Introduction

The response of tumors as measured on imaging is historically one of the oldest biomarkers used in drug discovery and clinical practice. Response has been assessed by measuring tumor burden with a number of surrogates such as unidimensional measurements according to the RECIST criteria1 bidimensional measurements as defined by the World Health Organization2. The purpose of these criteria as well as the modifications to the criteria are twofold; first, to enhance the ability of the biomarker to be prognostic or predictive and/or to improve the accuracy and reproducibility of the biomarker. Tumor burden and change in tumor burden during therapy, as measured at imaging, has been demonstrated to have value as a biomarker3.

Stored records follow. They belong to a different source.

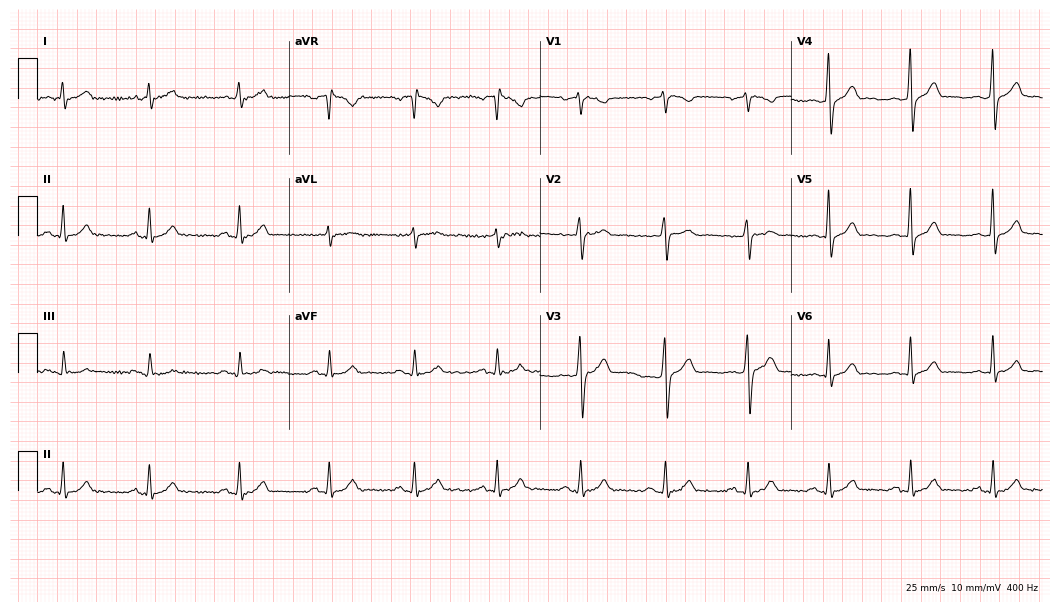
12-lead ECG (10.2-second recording at 400 Hz) from a male, 41 years old. Screened for six findings — first-degree AV block, right bundle branch block (RBBB), left bundle branch block (LBBB), sinus bradycardia, atrial fibrillation (AF), sinus tachycardia — none is recorded. Findings outside these six are not listed.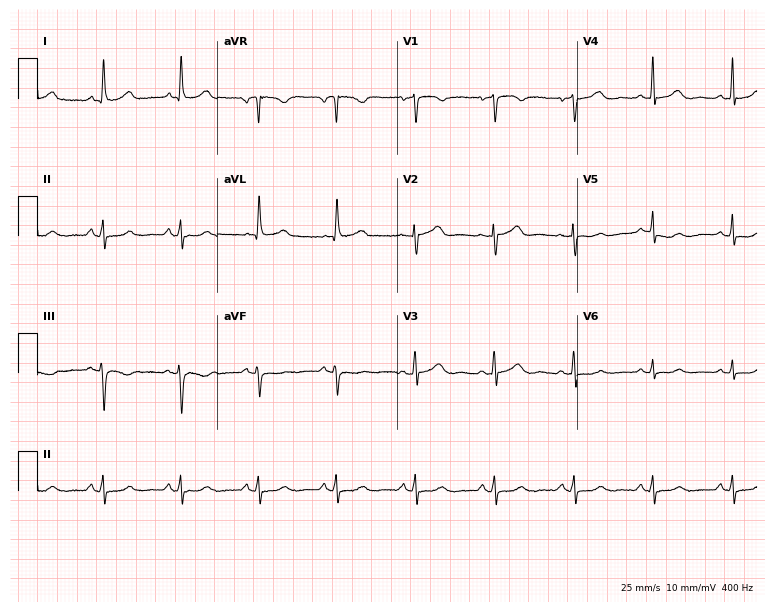
12-lead ECG from a 58-year-old woman (7.3-second recording at 400 Hz). Recorded interpretation: within normal limits.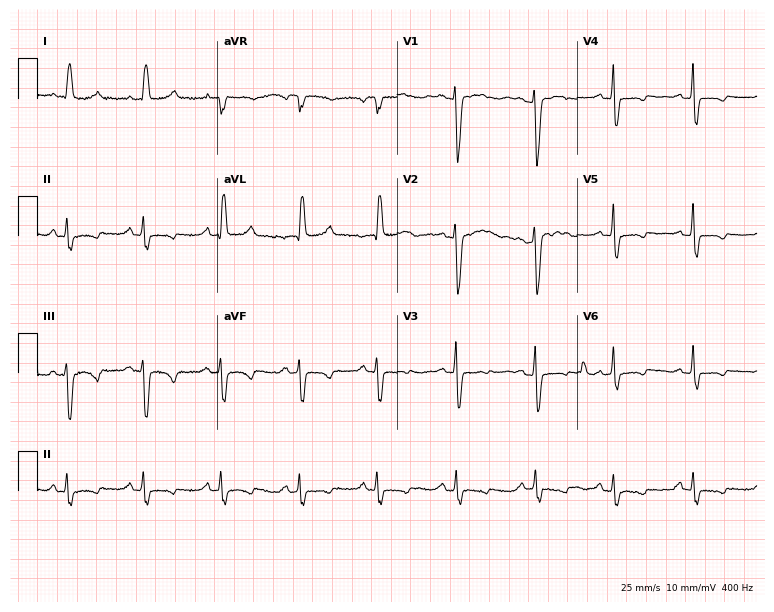
ECG — a female patient, 79 years old. Screened for six findings — first-degree AV block, right bundle branch block, left bundle branch block, sinus bradycardia, atrial fibrillation, sinus tachycardia — none is recorded. Other findings, if any, are not listed.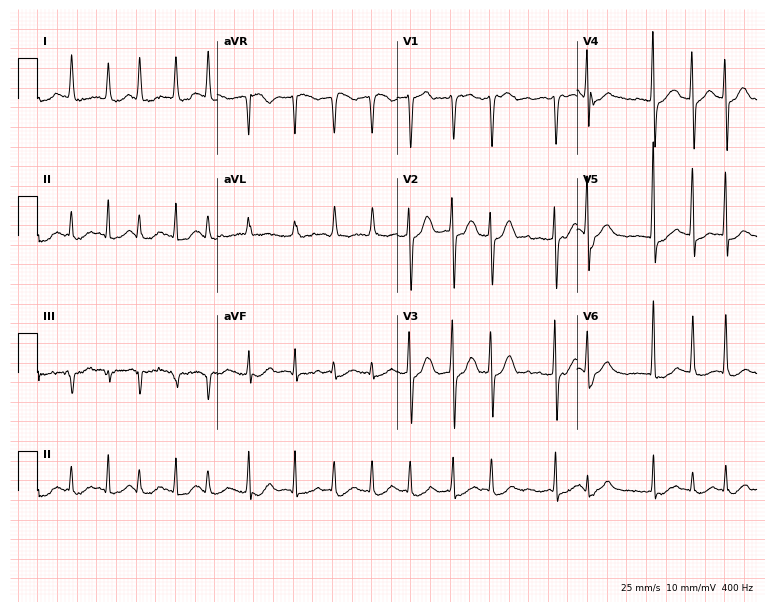
ECG (7.3-second recording at 400 Hz) — a 56-year-old woman. Findings include atrial fibrillation.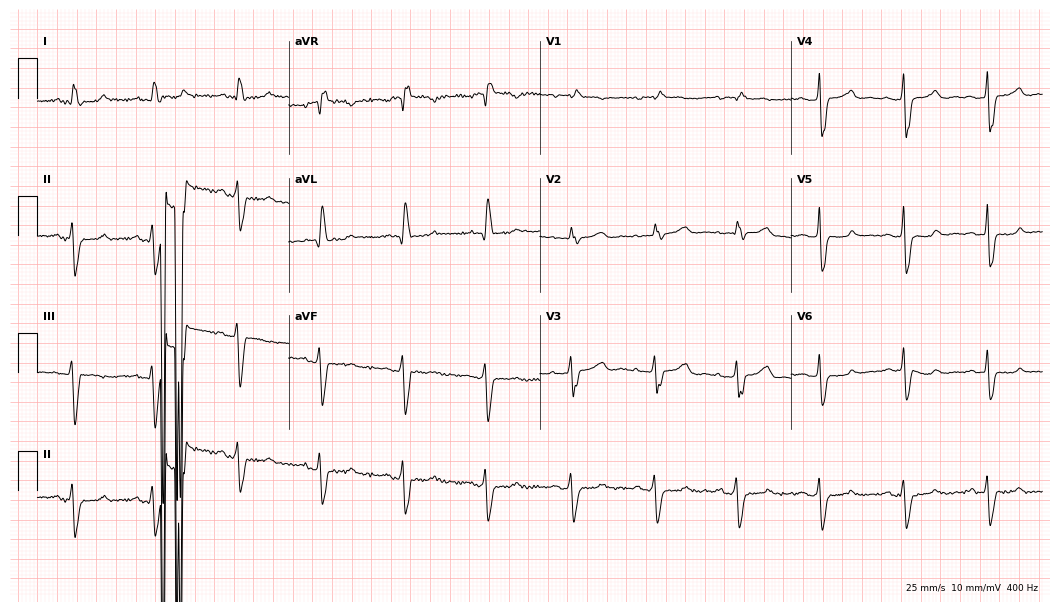
12-lead ECG from a woman, 69 years old (10.2-second recording at 400 Hz). No first-degree AV block, right bundle branch block, left bundle branch block, sinus bradycardia, atrial fibrillation or sinus tachycardia recorded for this tracing.

However, medical imaging can provide more information about the tumor phenotype, beyond volumetric measurements; a process referred to as image-based phenotyping. Medical imaging is intuitively very suitable as a biomarker source to predict treatment response, as it is able to visualize and quantify time series of disease processes in a non-invasive way in individual patients. The characterization of quantitative imaging features which reflect tumor biology, physiology and tumor phenotype is increasingly being explored. Radiomics is the study of these quantitative features and their correlation with tumor phenotypes4,5,6. For example, recent studies have used CT-based radiomic signatures to successfully predict overall survival, disease free survival, and distant metastases in lung cancer4,7,8. Other examples have demonstrated that an imaging feature which could be quantified, for example, the percentage of ground-glass opacity (GGO) volume, is significantly higher in patients with the exon 21 missense mutation than in tumors with other EGFR mutation status9. This is thought be related to the fact that exon 21 missense mutation was significantly more frequent in lepidic predominant adenocarcinomas10. While these quantitative imaging features are under investigation in many cancers for their correlation with tumor phenotype and mutational status there is preliminary evidence to suggest that there may be an association between these features and both clinical outcomes and the underlying genomic signatures in lung cancer4,8,11.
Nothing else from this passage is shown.